TomTom: Privacy Please
TomTom's earnings call at 9 a.m. this morning should be an attention grabber coming, as it does, on the heels of selling off its telematics division for €910M, or a little over $1B. TomTom CEO Harold Goddijn was evasive in the last earnings call regarding the company's plans for the proceeds.
SeekingAlpha reported the essential exchange between Goddijn and Francois-Xavier Bouvignies, equity research analyst at UBS Investment Bank, as follows:
Fran?ois-Xavier Bouvignies
"Okay. And just another one on telematics, against more on the strategic side and more long-term. The question I had is, why now? Because you said that you have a lot of interest – and correct me if I’m wrong – it has always been an interesting assets. So, I would be surprised that you have much more interest than in the past.
"And the second part of the question is, if you do something with it the potential sale, which is a part of the options, I guess, what to do with the money because you will have more than €200 million net cash on your balance sheet at the end of the year, assuming a proceed of this telematics. I guess it will be a lot of money. So, just what’s the plan?"
Harold Goddijn
"Yeah. So, we’ve always been aware, of course, that telematics was a valuable asset. And we have had, as you say, inbound calls for a number of years. We’ve always looked at –carefully, we looked at again beginning of this year. We had some strategic review. We looked at further opportunities for synergy, and we came to the view that this was probably the right time to have another look. It’s a larger business now than a couple of years ago, reaching €200 million in revenue at some point. It’s growing. We completely renewed it. It’s in tip-top shape. We renewed a whole software suite. It’s ready for further growth. And I think by separating the business, it becomes – TomTom will be comfortable. So, a clearer story and a more focused business that is easier to operate and perhaps also easier to explain what it is we’re doing. So, I think it's the right thing to do it now. It’s got now the scale, the market-leading position in all the – most of the European countries where we are operating. And I think it’s the right moment to make that move.

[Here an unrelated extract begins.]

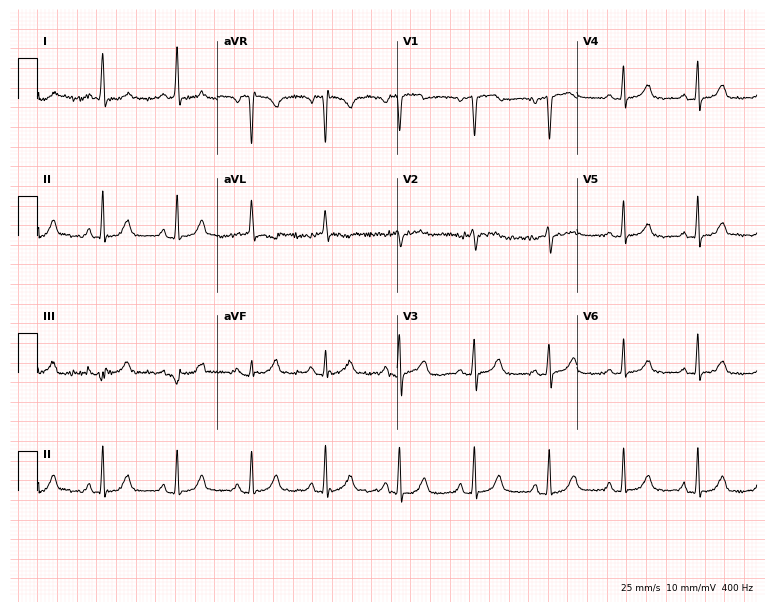
ECG (7.3-second recording at 400 Hz) — a woman, 73 years old. Screened for six findings — first-degree AV block, right bundle branch block, left bundle branch block, sinus bradycardia, atrial fibrillation, sinus tachycardia — none is recorded.

"What we will do with the procedures, I don't want to discuss it. At this stage, we first need to do the transaction, and all sorts of things can happen. But if we have clarity about the deal and deal certainty and the proceeds, we will engage with the shareholders to discuss what’s going to happen with those proceeds."
Fran?ois-Xavier Bouvignies
"Do you have a precise idea of or idea of what you would like to do with it or – I guess, do you have a plan?"
Harold Goddijn
"Yeah. There’s all sorts of ideas, of course, But I don’t want to discuss them at this stage."
Fran?ois-Xavier Bouvignies
"But it would be in your core business presumably if you want to, like, mapping and traffic, right?"
Harold Goddijn
"Again, I don’t want to –"
After the sale of the telematics division, TomTom indicated its plans to return a substantial portion of the proceeds to investors. Since the original founders comprise a substantial portion of those investors it led to speculation reported by Bloomberg that the founders may seek to take TomTom private.
"SatNav's Fallen King Gets $1B to Play with" - https://tinyurl.com/yatg8otd - Bloomberg
Today's earnings call should help clarify the situation, or maybe not. What we will hear on the call is a world weary Harold Goddijn, as we have heard many times before, tolerating the barrage of questions from investors and analysts which are either repetitive, regarding the performance of familiar navigation and traffic information assets or unanswerable, regarding the outlook for automated driving.
TomTom, like Nvidia and General Motors and Tesla Motors, has learned and seen that shifting an organization's focus to autonomous driving technology is an unpleasant task to conduct under the scrutiny of financial markets. These activities, with potentially terrifying outcomes in the form of failures - catastrophic (highway fatalities) or mundane (milestone misses) - are best tackled out of sight.
Goddijn's reticence to share TomTom's plans for the telematics proceeds in the previous call now appears disingenuous and points all the more directly toward an effort to take the company private. It has implications, as well, for mapping rival HERE, now owned by a collective of investors and better able to conduct its own affairs in private.
Today's TomTom call should provide some clarity or, if not, more of Goddijn's reluctant responses to repetitive questions. At least no one is asking about a sale to Apple any more.